Handling missing data is not a cleanup step you settle before the analysis begins. It is a methodological decision that shifts the estimates, the standard errors, and with them the study’s conclusion. Reviewers at Q1 journals know this and read the missing-data section closely: they want to know which mechanism the author assumed, why, and whether the handling method is consistent with that assumption. When the justification is absent, what stands exposed is not an operational detail, it is the validity of the result.
The vocabulary that organizes this decision comes from Rubin (1976)6, who formalized the conditions under which the process generating the missingness can be ignored for inference. On that foundation, Schafer and Graham (2002)3 consolidated the distinction between data missing completely at random, missing at random, and missing not at random, and showed why case deletion and single-value imputation distort both the coefficients and their precision. The uncomfortable core of this literature, for anyone who treats the subject as routine, is that the missingness mechanism is an assumption the analyst has to defend, not a property that can be read off the data. No test decides on its own whether data are MAR or MNAR. The defense is argumentative, anchored in the study design and in what is known about why the values went missing.
The choice of method follows from that assumption, and this is where the reflex fails. Multiple imputation has become shorthand for good practice, yet Hughes and colleagues (2019)2 show, using missingness directed acyclic graphs, that complete-case analysis is unbiased in more situations than is usually supposed, including some MNAR structures, while multiple imputation assuming MAR can be biased in those same situations. The rule is neither always impute nor always delete. It is to make the choice follow the assumed mechanism. Pedersen and colleagues (2017)4 translate this logic into applied research, detailing when multiple imputation correctly propagates the uncertainty that single imputation hides. And van Ginkel and colleagues (2020)5 dismantle the objections that sustain much of the resistance to the method, the claim that imputation invents data and the claim that deletion is always safer.

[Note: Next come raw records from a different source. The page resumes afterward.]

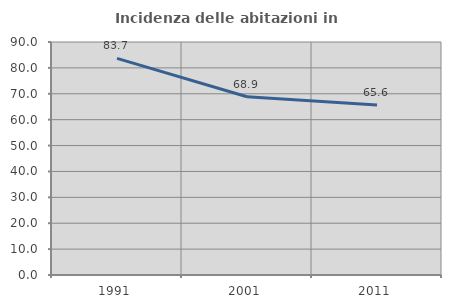
| Category | Incidenza delle abitazioni in proprietà  |
|---|---|
| 1991.0 | 83.676 |
| 2001.0 | 68.872 |
| 2011.0 | 65.639 |
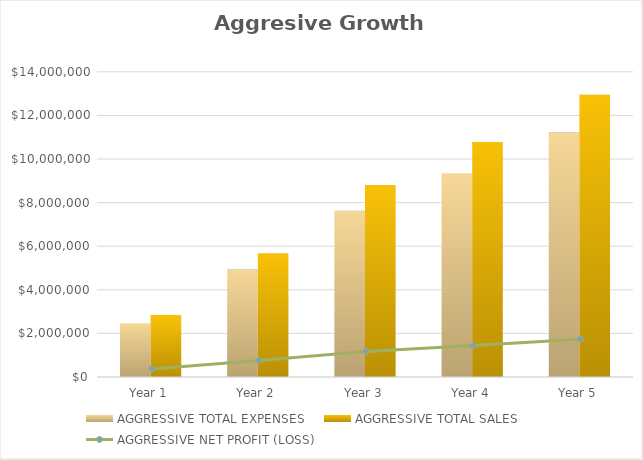
| Category | AGGRESSIVE TOTAL EXPENSES | AGGRESSIVE TOTAL SALES |
|---|---|---|
| 0 | 2467813.21 | 2840000 |
| 1 | 4925626.42 | 5680000 |
| 2 | 7629220.95 | 8804000 |
| 3 | 9343545.664 | 10784900 |
| 4 | 11210254.797 | 12941880 |
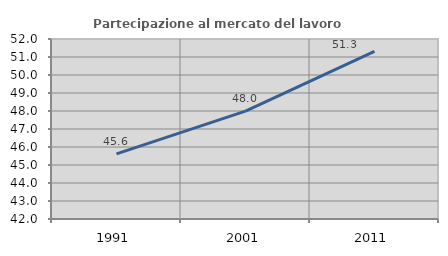
| Category | Partecipazione al mercato del lavoro  femminile |
|---|---|
| 1991.0 | 45.619 |
| 2001.0 | 47.994 |
| 2011.0 | 51.308 |
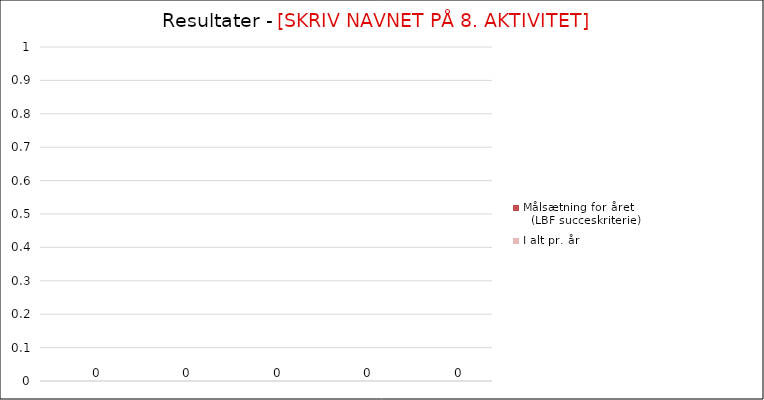
| Category | Målsætning for året                                           (LBF succeskriterie) | I alt pr. år |
|---|---|---|
|  |  | 0 |
|  |  | 0 |
|  |  | 0 |
|  |  | 0 |
|  |  | 0 |
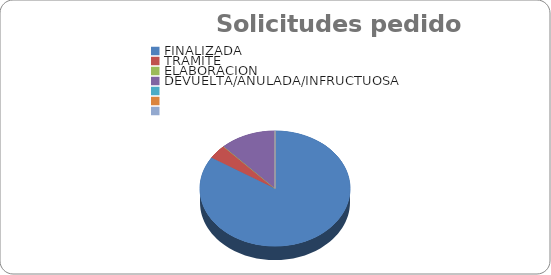
| Category | Series 0 |
|---|---|
| FINALIZADA | 21 |
| TRAMITE | 1 |
| ELABORACION | 0 |
| DEVUELTA/ANULADA/INFRUCTUOSA | 3 |
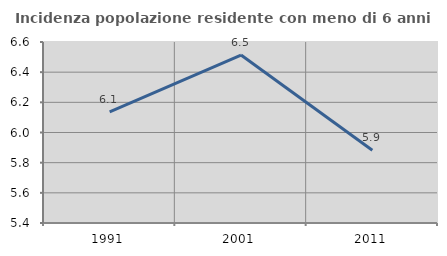
| Category | Incidenza popolazione residente con meno di 6 anni |
|---|---|
| 1991.0 | 6.137 |
| 2001.0 | 6.513 |
| 2011.0 | 5.882 |
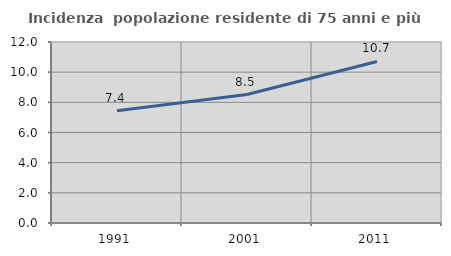
| Category | Incidenza  popolazione residente di 75 anni e più |
|---|---|
| 1991.0 | 7.442 |
| 2001.0 | 8.515 |
| 2011.0 | 10.712 |
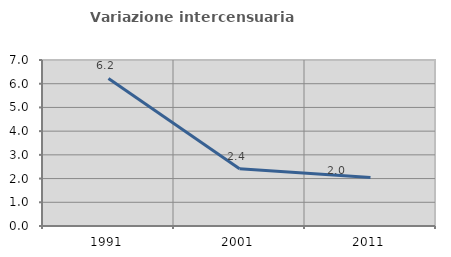
| Category | Variazione intercensuaria annua |
|---|---|
| 1991.0 | 6.221 |
| 2001.0 | 2.415 |
| 2011.0 | 2.048 |
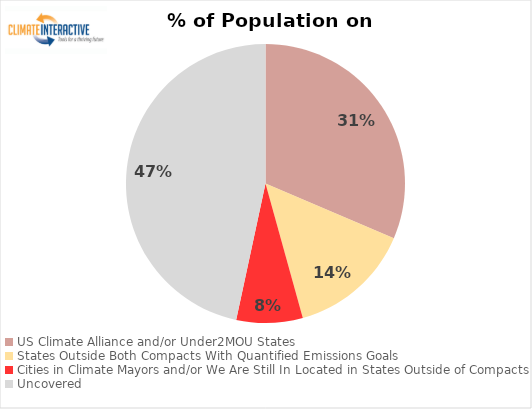
| Category | % of Population |
|---|---|
| US Climate Alliance and/or Under2MOU States | 0.314 |
| States Outside Both Compacts With Quantified Emissions Goals | 0.143 |
| Cities in Climate Mayors and/or We Are Still In Located in States Outside of Compacts | 0.077 |
| Uncovered | 0.466 |
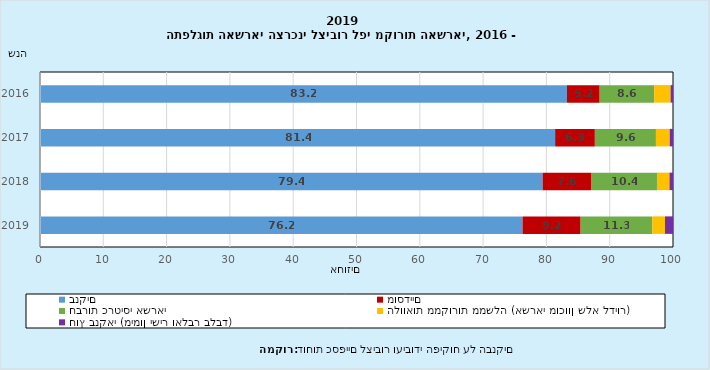
| Category | בנקים | מוסדיים | חברות כרטיסי אשראי | הלוואות ממקורות ממשלה (אשראי מוכוון שלא לדיור) | חוץ בנקאי (מימון ישיר ואלבר בלבד) |
|---|---|---|---|---|---|
| 2019.0 | 76.232 | 9.175 | 11.323 | 2.001 | 1.269 |
| 2018.0 | 79.403 | 7.642 | 10.425 | 1.974 | 0.557 |
| 2017.0 | 81.38 | 6.276 | 9.647 | 2.178 | 0.519 |
| 2016.0 | 83.244 | 5.172 | 8.621 | 2.586 | 0.377 |
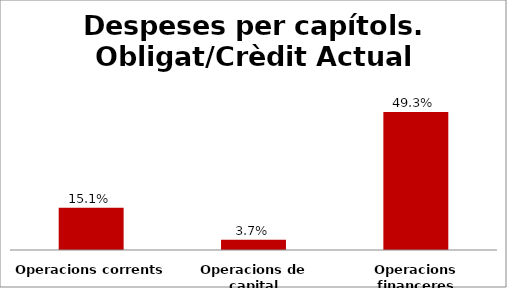
| Category | Series 0 |
|---|---|
| Operacions corrents | 0.151 |
| Operacions de capital | 0.037 |
| Operacions financeres | 0.493 |
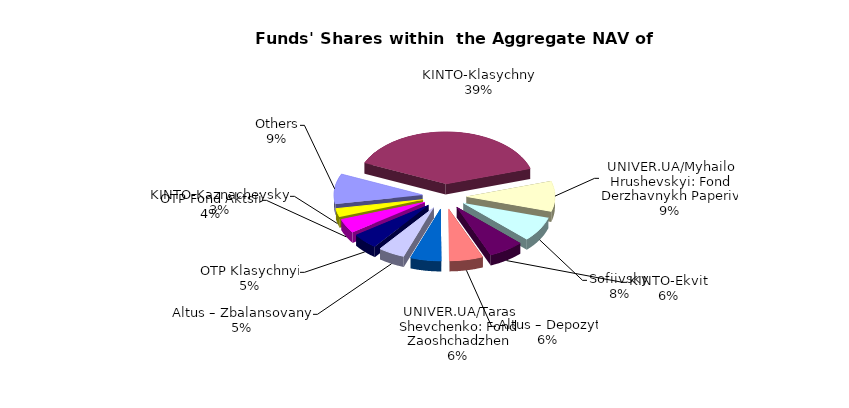
| Category | Series 0 | Series 1 |
|---|---|---|
| Others | 5272474.29 | 0.089 |
| KINTO-Klasychnyi | 21756347.8 | 0.367 |
| UNIVER.UA/Myhailo Hrushevskyi: Fond Derzhavnykh Paperiv | 5318417.68 | 0.09 |
| Sofiivskyi | 4318424.45 | 0.073 |
| KINTO-Ekviti | 3625362.08 | 0.061 |
| Altus – Depozyt | 3462262.67 | 0.058 |
| UNIVER.UA/Taras Shevchenko: Fond Zaoshchadzhen | 3167659.36 | 0.053 |
| Altus – Zbalansovanyi | 2750262.71 | 0.046 |
| ОТP Klasychnyi | 2718280.99 | 0.046 |
| OTP Fond Aktsii | 2457564.5 | 0.041 |
| KINTO-Kaznacheyskyi | 1493604.85 | 0.025 |

One myth is more stubborn than these, the belief that the amount of missing data is what decides whether imputation is worthwhile. An author looks at 5% missingness and relaxes, looks at 50% and panics, as if the percentage were the risk parameter. Hao and colleagues (2025)1 tested that intuition directly. In a simulation on a total shoulder arthroplasty database, they inserted missingness under three mechanisms, MCAR, MAR and NMAR, at varying proportions, and measured imputation error against the complete data. What splits the results is not how much went missing, it is why it went missing.
The reading is direct and counterintuitive. Under MCAR and MAR the imputation error stays close, with RMSE of 22.6 and 19.2 and MAPE of 27.2% and 17.7%. Under NMAR it explodes: RMSE rises to 37.5 and MAPE to 79.2%, nearly three times the error under random missingness. The proportion of missing data, as the authors note, barely moves these numbers; what changes everything is the mechanism. The reason is structural: under NMAR the probability that a value is missing depends on the unobserved value itself, so no standard model, which learns from what remains, reconstructs what was systematically erased. What governs the result is not how much is missing, it is why it is missing.
For the author assembling a methods section, this becomes a sequence of verifiable obligations. The first is to state the assumed mechanism and justify it from the design, not assert it without argument. The second is to choose the handling method in keeping with that assumption: complete cases when they are sufficient and defensible, multiple imputation when auxiliary information reduces bias and recovers efficiency. The third is to specify the imputation model so that it includes the variables tied to the mechanism and to the outcome, because under MAR it is that auxiliary information that makes missingness ignorable, while under NMAR, as the figure shows, the error explodes and no standard imputation repairs it. The fourth is to report the fraction of missing information and to run sensitivity analyses when the MAR assumption is fragile.
None of these decisions is cosmetic, which is exactly why the reviewer looks for them. A study that deletes more than half its cases without saying why they went missing, or that imputes with a model that ignores the mechanism, does not have an execution problem; it has an inference problem that no later sophistication can repair. The operating rule is to treat missingness as part of the model, not as an obstacle to remove before modeling. The justified mechanism decides the method; the method consistent with the mechanism, and not the percentage of data that survived, decides whether the estimate means what the study claims it means.